• Information provided:
-------
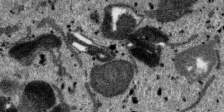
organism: Human
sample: Lung epithelial cells, uninfected (mock) control
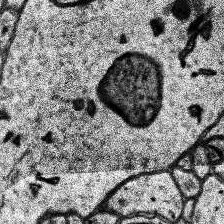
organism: Human
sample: Temporal Lobe
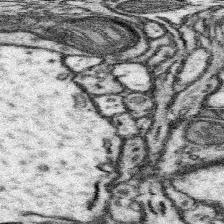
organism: Mouse
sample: Somatosensory cortex neuropil
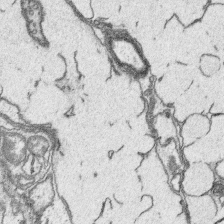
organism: Platynereis dumerilii
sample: Parapodia
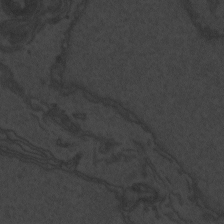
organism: Zebrafish
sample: Macrophage infected with Toxoplasma gondii
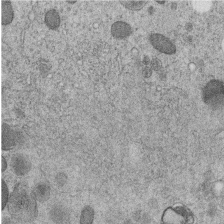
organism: C. elegans
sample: C. elegans embryo early stage
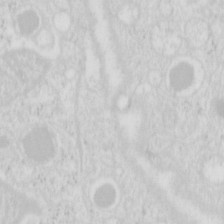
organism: Mouse
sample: Pancreas
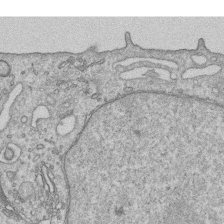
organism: Human
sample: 1205lu cells
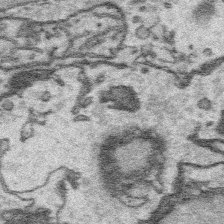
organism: Platynereis dumerilii
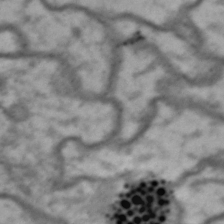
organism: Drosophila
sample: Brain
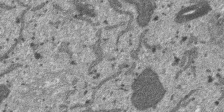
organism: Human
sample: Lung epithelial cells infected with SARS-CoV-2
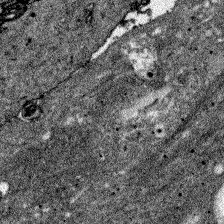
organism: Zebrafish
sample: Larval olfactory bulb
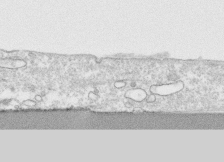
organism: Human
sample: CRL-1474
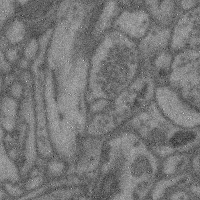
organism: Mouse
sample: Cerebral cortex
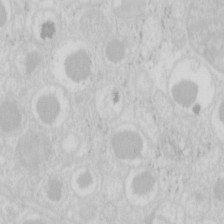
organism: Mouse
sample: Pancreas
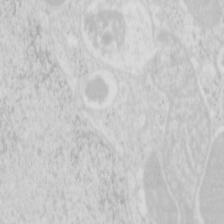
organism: Mouse
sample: Pancreas
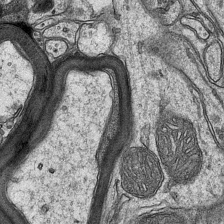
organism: Mouse
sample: CA1 Hippocampus
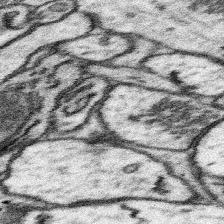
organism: Mouse
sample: Somatosensory cortex neuropil
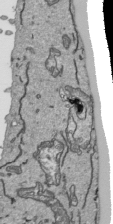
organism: Human
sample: Mitochondria in HCT116 cells
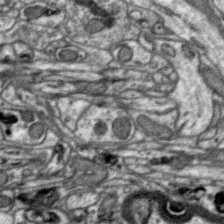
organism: Zebra finch
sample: Brain
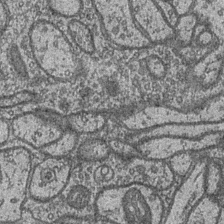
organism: Drosophila
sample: Optic medulla
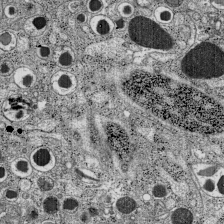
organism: C57BL Mouse
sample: Pancreatic islet
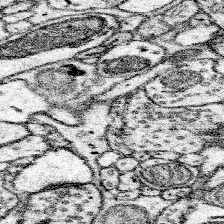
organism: Mouse
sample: Somatosensory cortex neuropil
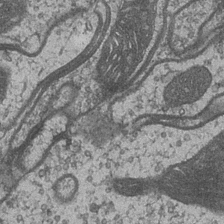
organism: Drosophila
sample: Optic medulla
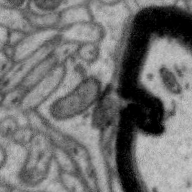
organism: Zebra finch
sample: Brain
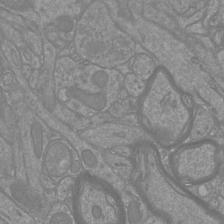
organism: Mouse
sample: Cortical neurons
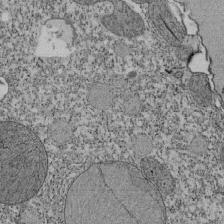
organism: Tetrahymena
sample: Cilia in tetrahymena
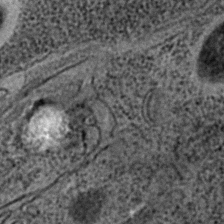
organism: C. elegans
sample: C. elegans embryo
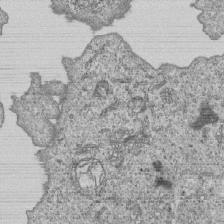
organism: Human
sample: MDA-MB-231 cells
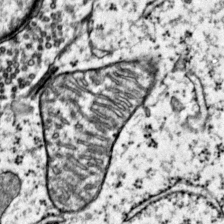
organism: Mouse
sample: Primary visual cortex
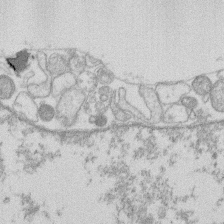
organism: Human
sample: Macrophage cells
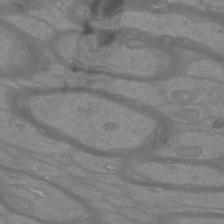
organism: Mouse
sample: Cortical neurons
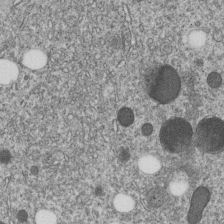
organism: C. elegans
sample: C. elegans embryo early stage
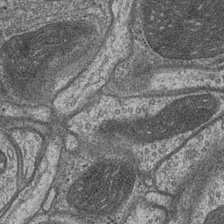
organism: Drosophila
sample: Optic medulla
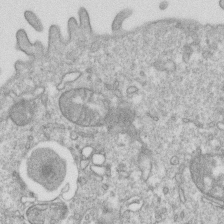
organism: Mouse
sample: Activated OT-1 CD8+ T cells
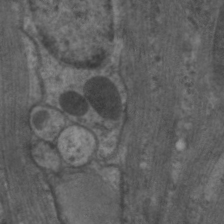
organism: C. elegans
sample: Pharynx
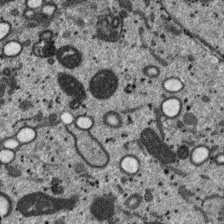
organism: Human
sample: Lung epithelial cells infected with SARS-CoV-2
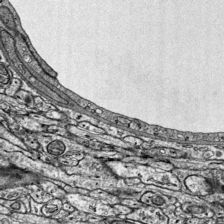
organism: Mouse
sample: Visual Cortex
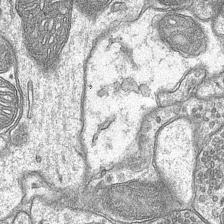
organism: Mouse
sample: CA1 Hippocampus
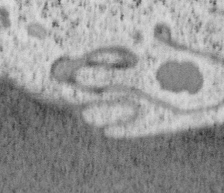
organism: Mouse
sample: OT-I killer T cells with ID8 ovarian cancer cells
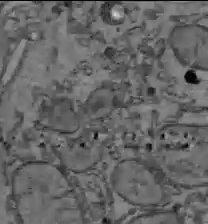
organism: C57BL Mouse
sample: Liver
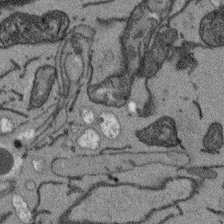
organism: Arabidopsis thaliana
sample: Root tip
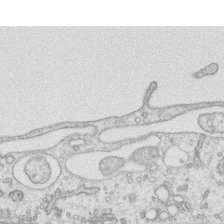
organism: Human
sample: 1205lu cells
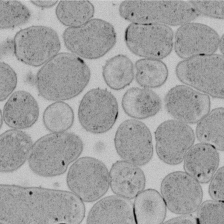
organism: E. coli
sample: Bacterial nucleoid
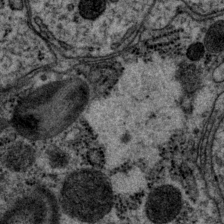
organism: P. pacificus
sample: Pharynx
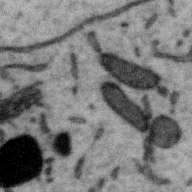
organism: Zebra finch
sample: Brain
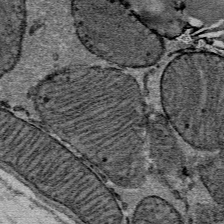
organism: Mouse
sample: Mouse Salivary gland
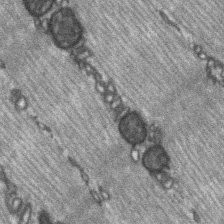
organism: C57BL Mouse
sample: Soleus
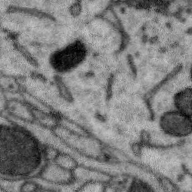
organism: Zebra finch
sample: Brain
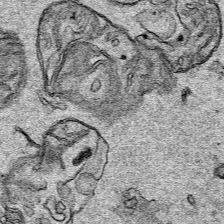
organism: Human
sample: Mitochondria in HCT116 cells
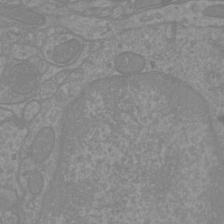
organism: Mouse
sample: Cortical neurons
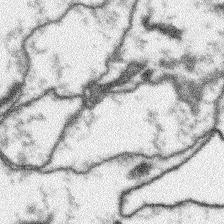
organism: Arabidopsis thaliana
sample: Root tip
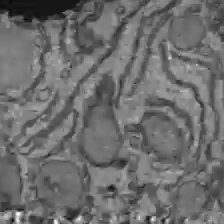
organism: C57BL Mouse
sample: Liver
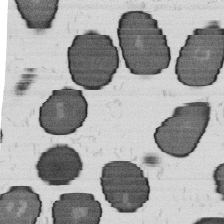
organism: B. subtilis
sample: Bacterial spore
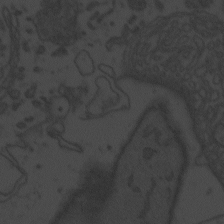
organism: Zebrafish
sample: Macrophage infected with Toxoplasma gondii
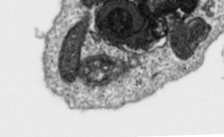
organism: Toxoplasma gondii
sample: Parasites in a vacuole inside a host cell
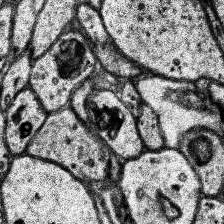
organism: Human
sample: Temporal Lobe
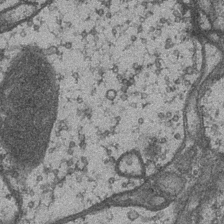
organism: Drosophila
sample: Optic medulla
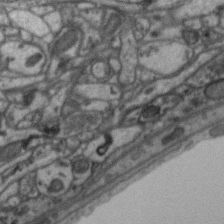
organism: Zebra finch
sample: Brain
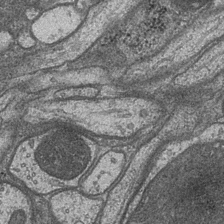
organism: Drosophila
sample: Optic medulla
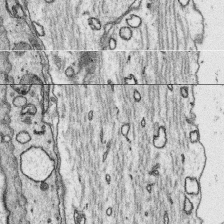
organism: Platynereis dumerilii
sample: Parapodia
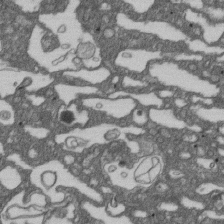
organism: Drosophila
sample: Nephrocyte
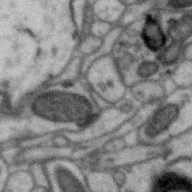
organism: Zebra finch
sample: Brain
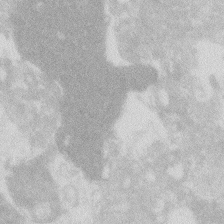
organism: Zebrafish
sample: Macrophage
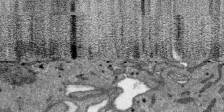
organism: Human
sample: Lung epithelial cells, uninfected (mock) control
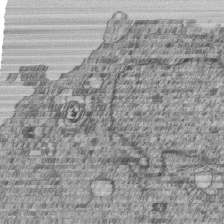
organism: Human
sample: MDA-MB-231 cells
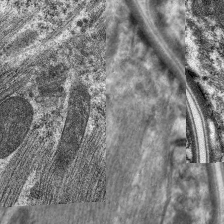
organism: C. elegans
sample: Pharynx
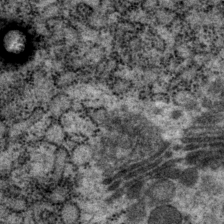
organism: P. pacificus
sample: Pharynx
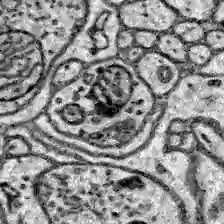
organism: Zebrafish
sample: Brain
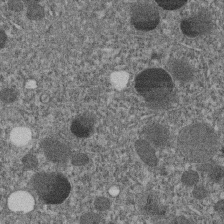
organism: C. elegans
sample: C. elegans embryo early stage
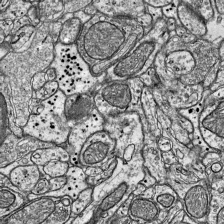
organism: Mouse
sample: Visual Cortex
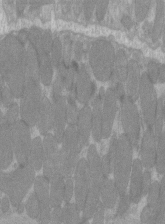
-------
• Action item: Repeat the entries above exactly and skip the images.

• Response area:
organism: Human
sample: Lung epithelial cells, uninfected (mock) control
organism: Human
sample: Temporal Lobe
organism: Mouse
sample: Somatosensory cortex neuropil
organism: Platynereis dumerilii
sample: Parapodia
organism: Zebrafish
sample: Macrophage infected with Toxoplasma gondii
organism: C. elegans
sample: C. elegans embryo early stage
organism: Mouse
sample: Pancreas
organism: Human
sample: 1205lu cells
organism: Platynereis dumerilii
organism: Drosophila
sample: Brain
organism: Human
sample: Lung epithelial cells infected with SARS-CoV-2
organism: Zebrafish
sample: Larval olfactory bulb
organism: Human
sample: CRL-1474
organism: Mouse
sample: Cerebral cortex
organism: Mouse
sample: Pancreas
organism: Mouse
sample: Pancreas
organism: Mouse
sample: CA1 Hippocampus
organism: Mouse
sample: Somatosensory cortex neuropil
organism: Human
sample: Mitochondria in HCT116 cells
organism: Zebra finch
sample: Brain
organism: Drosophila
sample: Optic medulla
organism: C57BL Mouse
sample: Pancreatic islet
organism: Mouse
sample: Somatosensory cortex neuropil
organism: Drosophila
sample: Optic medulla
organism: Zebra finch
sample: Brain
organism: Mouse
sample: Cortical neurons
organism: Tetrahymena
sample: Cilia in tetrahymena
organism: C. elegans
sample: C. elegans embryo
organism: Human
sample: MDA-MB-231 cells
organism: Mouse
sample: Primary visual cortex
organism: Human
sample: Macrophage cells
organism: Mouse
sample: Cortical neurons
organism: C. elegans
sample: C. elegans embryo early stage
organism: Drosophila
sample: Optic medulla
organism: Mouse
sample: Activated OT-1 CD8+ T cells
organism: C. elegans
sample: Pharynx
organism: Human
sample: Lung epithelial cells infected with SARS-CoV-2
organism: Mouse
sample: Visual Cortex
organism: Mouse
sample: CA1 Hippocampus
organism: Mouse
sample: OT-I killer T cells with ID8 ovarian cancer cells
organism: C57BL Mouse
sample: Liver
organism: Arabidopsis thaliana
sample: Root tip
organism: Human
sample: 1205lu cells
organism: E. coli
sample: Bacterial nucleoid
organism: P. pacificus
sample: Pharynx
organism: Zebra finch
sample: Brain
organism: Mouse
sample: Mouse Salivary gland
organism: C57BL Mouse
sample: Soleus
organism: Zebra finch
sample: Brain
organism: Human
sample: Mitochondria in HCT116 cells
organism: Mouse
sample: Cortical neurons
organism: Arabidopsis thaliana
sample: Root tip
organism: C57BL Mouse
sample: Liver
organism: B. subtilis
sample: Bacterial spore
organism: Zebrafish
sample: Macrophage infected with Toxoplasma gondii
organism: Toxoplasma gondii
sample: Parasites in a vacuole inside a host cell
organism: Human
sample: Temporal Lobe
organism: Drosophila
sample: Optic medulla
organism: Zebra finch
sample: Brain
organism: Drosophila
sample: Optic medulla
organism: Platynereis dumerilii
sample: Parapodia
organism: Drosophila
sample: Nephrocyte
organism: Zebra finch
sample: Brain
organism: Zebrafish
sample: Macrophage
organism: Human
sample: Lung epithelial cells, uninfected (mock) control
organism: Human
sample: MDA-MB-231 cells
organism: C. elegans
sample: Pharynx
organism: P. pacificus
sample: Pharynx
organism: Zebrafish
sample: Brain
organism: C. elegans
sample: C. elegans embryo early stage
organism: Mouse
sample: Visual Cortex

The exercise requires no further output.